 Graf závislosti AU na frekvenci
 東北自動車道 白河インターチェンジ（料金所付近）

********************

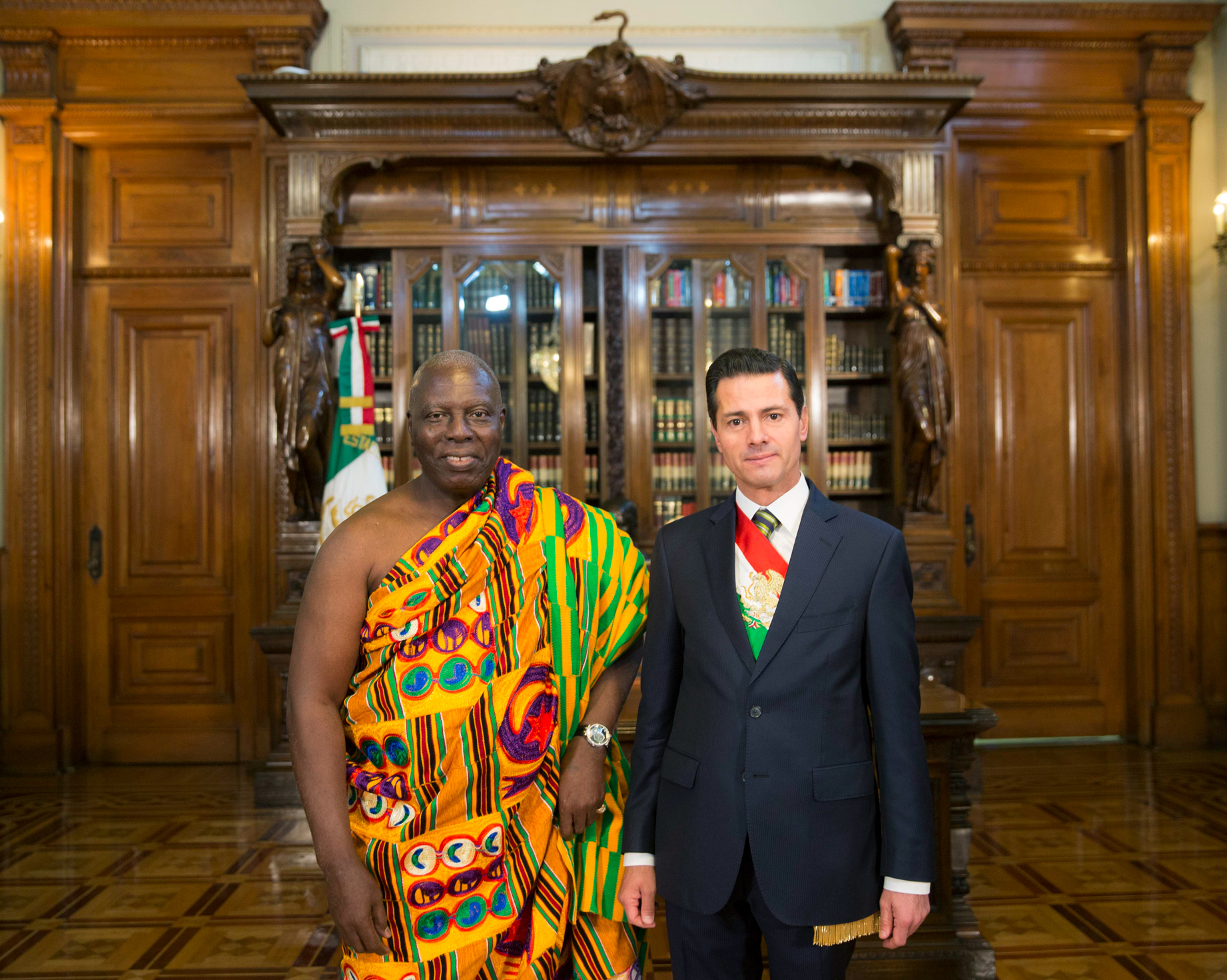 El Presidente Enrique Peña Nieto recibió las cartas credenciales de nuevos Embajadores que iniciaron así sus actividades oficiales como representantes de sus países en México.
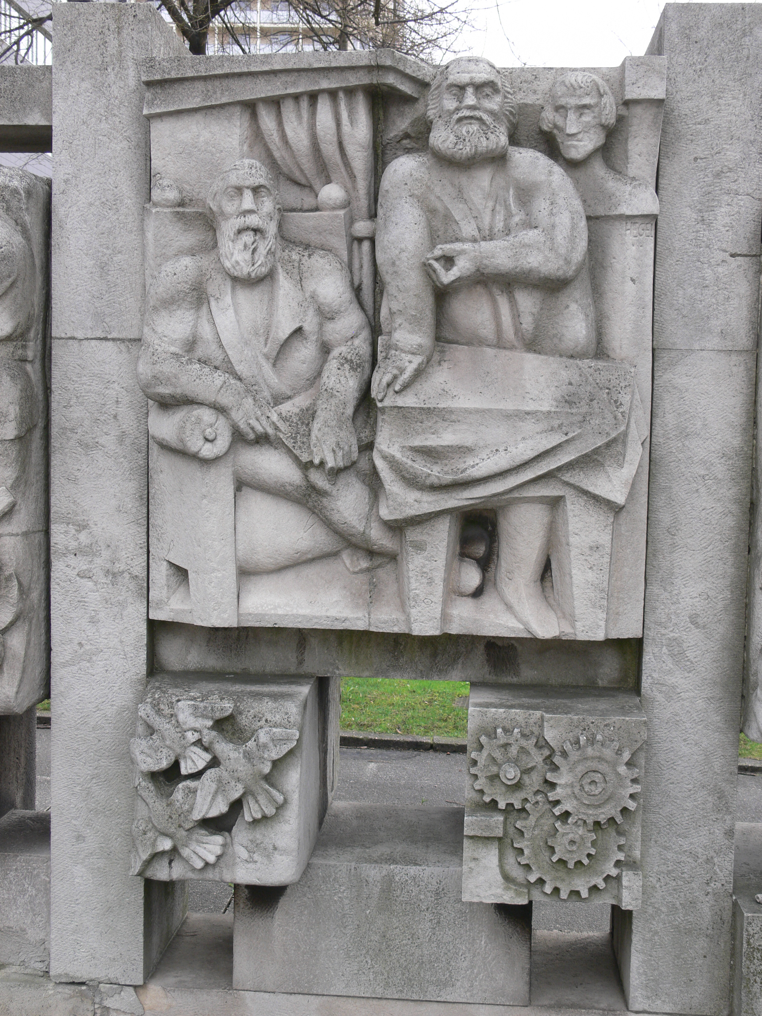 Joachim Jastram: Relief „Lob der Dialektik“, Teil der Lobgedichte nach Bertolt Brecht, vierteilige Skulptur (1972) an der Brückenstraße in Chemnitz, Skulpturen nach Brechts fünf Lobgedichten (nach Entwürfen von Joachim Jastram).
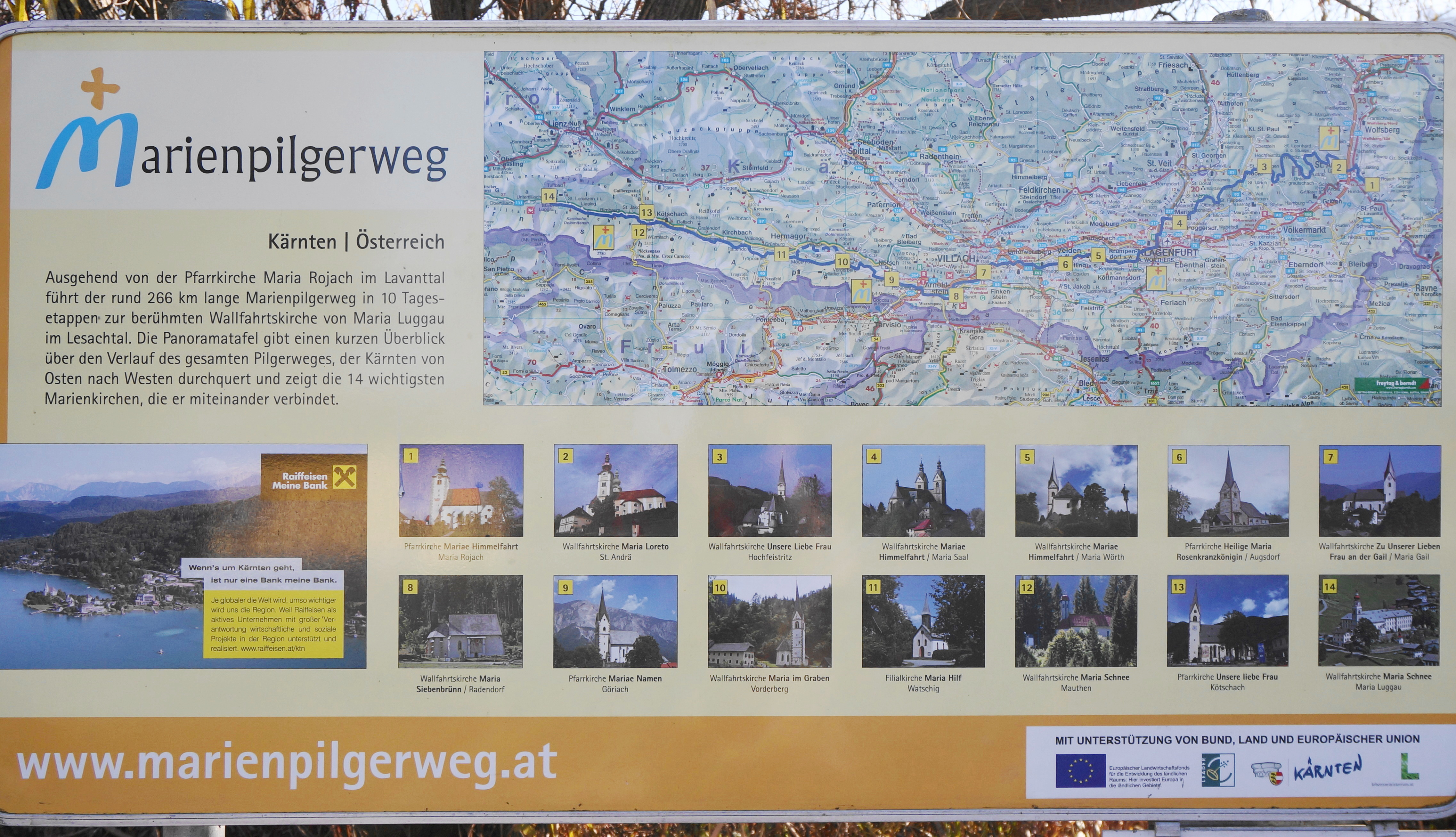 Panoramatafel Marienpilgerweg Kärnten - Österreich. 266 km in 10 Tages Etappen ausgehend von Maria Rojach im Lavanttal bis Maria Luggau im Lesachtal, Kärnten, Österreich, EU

********************

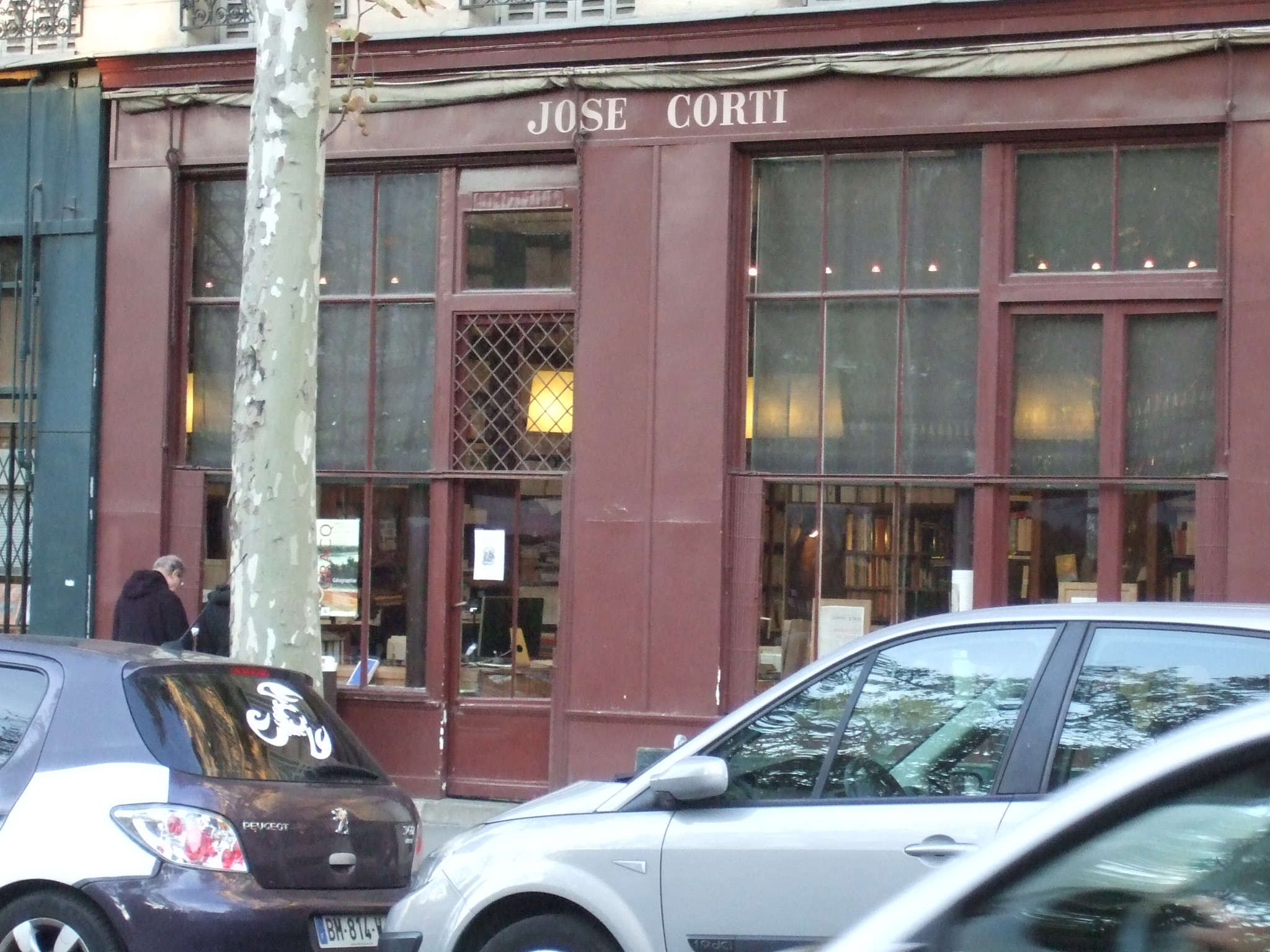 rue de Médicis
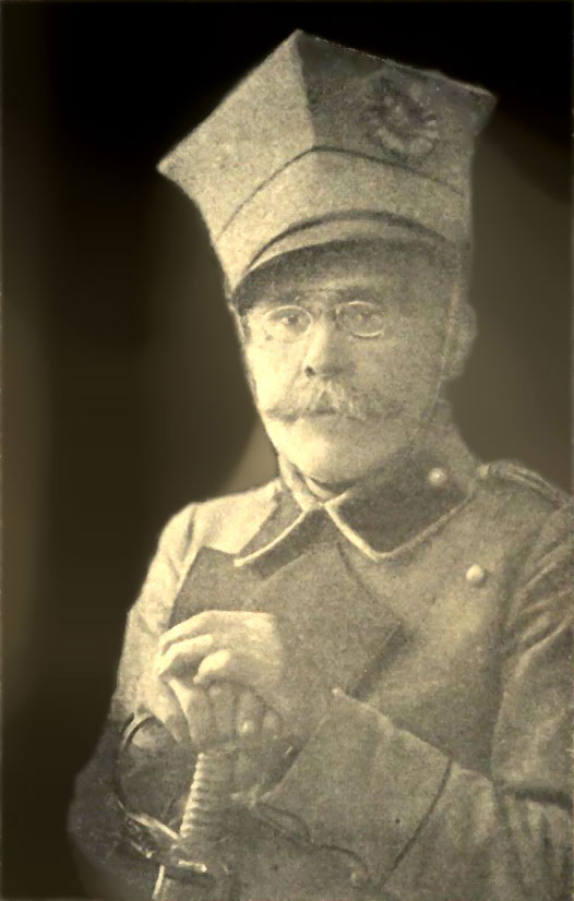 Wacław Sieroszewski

********************

Exercise instructions = Go to the line with "Graf závislosti AU na frekvenci" in the entries above and repeat every line from there through the line with "東北自動車道 白河インターチェンジ（料金所付近）", exactly and with no other text.

Response to this task =
 Graf závislosti AU na frekvenci
 東北自動車道 白河インターチェンジ（料金所付近）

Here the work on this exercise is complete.